[MATERIALS PROVIDED Boundary: Start]
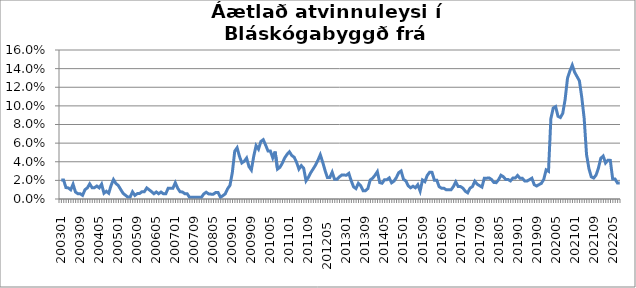
| Category | Series 0 |
|---|---|
| 200301 | 0.02 |
| 200302 | 0.02 |
| 200303 | 0.012 |
| 200304 | 0.012 |
| 200305 | 0.01 |
| 200306 | 0.016 |
| 200307 | 0.008 |
| 200308 | 0.006 |
| 200309 | 0.006 |
| 200310 | 0.004 |
| 200311 | 0.01 |
| 200312 | 0.012 |
| 200401 | 0.016 |
| 200402 | 0.012 |
| 200403 | 0.012 |
| 200404 | 0.014 |
| 200405 | 0.012 |
| 200406 | 0.016 |
| 200407 | 0.006 |
| 200408 | 0.008 |
| 200409 | 0.006 |
| 200410 | 0.015 |
| 200411 | 0.021 |
| 200412 | 0.017 |
| 200501 | 0.015 |
| 200502 | 0.01 |
| 200503 | 0.006 |
| 200504 | 0.004 |
| 200505 | 0.002 |
| 200506 | 0.002 |
| 200507 | 0.008 |
| 200508 | 0.004 |
| 200509 | 0.006 |
| 200510 | 0.006 |
| 200511 | 0.008 |
| 200512 | 0.008 |
| 200601 | 0.012 |
| 200602 | 0.01 |
| 200603 | 0.008 |
| 200604 | 0.006 |
| 200605 | 0.008 |
| 200606 | 0.006 |
| 200607 | 0.007 |
| 200608 | 0.006 |
| 200609 | 0.006 |
| 200610 | 0.012 |
| 200611 | 0.012 |
| 200612 | 0.012 |
| 200701 | 0.017 |
| 200702 | 0.012 |
| 200703 | 0.008 |
| 200704 | 0.008 |
| 200705 | 0.006 |
| 200706 | 0.006 |
| 200707 | 0.002 |
| 200708 | 0.002 |
| 200709 | 0.002 |
| 200710 | 0.002 |
| 200711 | 0.002 |
| 200712 | 0.002 |
| 200801 | 0.005 |
| 200802 | 0.007 |
| 200803 | 0.005 |
| 200804 | 0.005 |
| 200805 | 0.005 |
| 200806 | 0.007 |
| 200807 | 0.007 |
| 200808 | 0.002 |
| 200809 | 0.004 |
| 200810 | 0.005 |
| 200811 | 0.011 |
| 200812 | 0.015 |
| 200901 | 0.028 |
| 200902 | 0.051 |
| 200903 | 0.055 |
| 200904 | 0.046 |
| 200905 | 0.039 |
| 200906 | 0.04 |
| 200907 | 0.044 |
| 200908 | 0.035 |
| 200909 | 0.031 |
| 200910 | 0.046 |
| 200911 | 0.057 |
| 200912 | 0.054 |
| 201001 | 0.062 |
| 201002 | 0.064 |
| 201003 | 0.058 |
| 201004 | 0.052 |
| 201005 | 0.052 |
| 201006 | 0.044 |
| 201007 | 0.051 |
| 201008 | 0.032 |
| 201009 | 0.034 |
| 201010 | 0.038 |
| 201011 | 0.044 |
| 201012 | 0.048 |
| 201101 | 0.051 |
| 201102 | 0.047 |
| 201103 | 0.045 |
| 201104 | 0.04 |
| 201105 | 0.032 |
| 201106 | 0.036 |
| 201107 | 0.033 |
| 201108 | 0.019 |
| 201109 | 0.023 |
| 201110 | 0.028 |
| 201111 | 0.032 |
| 201112 | 0.036 |
| 201201  | 0.042 |
| 201202  | 0.048 |
| 201203  | 0.04 |
| 201204  | 0.031 |
| 201205  | 0.023 |
| 201206  | 0.023 |
| 201207  | 0.029 |
| 201208  | 0.021 |
| 201209  | 0.021 |
| 201210  | 0.024 |
| 201211  | 0.026 |
| 201212  | 0.026 |
| 201301 | 0.026 |
| 201302 | 0.028 |
| 201303 | 0.02 |
| 201304 | 0.013 |
| 201305 | 0.011 |
| 201306 | 0.017 |
| 201307 | 0.014 |
| 201308 | 0.009 |
| 201309 | 0.009 |
| 201310 | 0.011 |
| 201311 | 0.02 |
| 201312 | 0.022 |
| 201401 | 0.025 |
| 201402 | 0.029 |
| 201403 | 0.018 |
| 201404 | 0.017 |
| 201405 | 0.021 |
| 201406 | 0.021 |
| 201407 | 0.023 |
| 201408 | 0.017 |
| 201409 | 0.019 |
| 201410 | 0.023 |
| 201411 | 0.028 |
| 201412 | 0.03 |
| 201501 | 0.021 |
| 201502 | 0.019 |
| 201503 | 0.014 |
| 201504 | 0.012 |
| 201505 | 0.014 |
| 201506 | 0.012 |
| 201507 | 0.015 |
| 201508 | 0.009 |
| 201509 | 0.02 |
| 201510 | 0.019 |
| 201511 | 0.025 |
| 201512 | 0.029 |
| 201601 | 0.029 |
| 201602 | 0.02 |
| 201603 | 0.02 |
| 201604 | 0.013 |
| 201605 | 0.012 |
| 201606 | 0.012 |
| 201607 | 0.01 |
| 201608 | 0.01 |
| 201609 | 0.01 |
| 201610 | 0.013 |
| 201611 | 0.018 |
| 201612 | 0.013 |
| 201701 | 0.013 |
| 201702 | 0.012 |
| 201703 | 0.008 |
| 201704 | 0.007 |
| 201705 | 0.012 |
| 201706 | 0.013 |
| 201707 | 0.019 |
| 201708 | 0.016 |
| 201709 | 0.014 |
| 201710 | 0.013 |
| 201711 | 0.022 |
| 201712 | 0.022 |
| 201801 | 0.023 |
| 201802 | 0.021 |
| 201803 | 0.018 |
| 201804 | 0.018 |
| 201805 | 0.021 |
| 201806 | 0.026 |
| 201807 | 0.024 |
| 201808 | 0.021 |
| 201809 | 0.021 |
| 201810 | 0.019 |
| 201811 | 0.022 |
| 201812 | 0.022 |
| 201901 | 0.025 |
| 201902 | 0.022 |
| 201903 | 0.022 |
| 201904 | 0.019 |
| 201905 | 0.019 |
| 201906 | 0.021 |
| 201907 | 0.022 |
| 201908 | 0.015 |
| 201909 | 0.014 |
| 201910 | 0.015 |
| 201911 | 0.017 |
| 201912 | 0.021 |
| 202001 | 0.031 |
| 202002 | 0.03 |
| 202003 | 0.086 |
| 202004 | 0.098 |
| 202005 | 0.099 |
| 202006 | 0.089 |
| 202007 | 0.087 |
| 202008 | 0.092 |
| 202009 | 0.107 |
| 202010 | 0.13 |
| 202011 | 0.138 |
| 202012 | 0.144 |
| 202101 | 0.136 |
| 202102 | 0.131 |
| 202103 | 0.127 |
| 202104 | 0.109 |
| 202105 | 0.087 |
| 202106 | 0.048 |
| 202107 | 0.033 |
| 202108 | 0.024 |
| 202109 | 0.022 |
| 202110 | 0.026 |
| 202111 | 0.033 |
| 202112 | 0.044 |
| 202201 | 0.046 |
| 202202 | 0.039 |
| 202203 | 0.042 |
| 202204 | 0.041 |
| 202205 | 0.021 |
| 202206 | 0.021 |
| 202207 | 0.017 |
| 202208 | 0.017 |
[MATERIALS PROVIDED Boundary: End]
WORK ITEM:
Reprint exactly the lines above that start at the one with "202002 | 0.03 |" and end at the one with "202112 | 0.044 |", keeping both and adding none.

EXPECTED OUTPUT:
| 202002 | 0.03 |
| 202003 | 0.086 |
| 202004 | 0.098 |
| 202005 | 0.099 |
| 202006 | 0.089 |
| 202007 | 0.087 |
| 202008 | 0.092 |
| 202009 | 0.107 |
| 202010 | 0.13 |
| 202011 | 0.138 |
| 202012 | 0.144 |
| 202101 | 0.136 |
| 202102 | 0.131 |
| 202103 | 0.127 |
| 202104 | 0.109 |
| 202105 | 0.087 |
| 202106 | 0.048 |
| 202107 | 0.033 |
| 202108 | 0.024 |
| 202109 | 0.022 |
| 202110 | 0.026 |
| 202111 | 0.033 |
| 202112 | 0.044 |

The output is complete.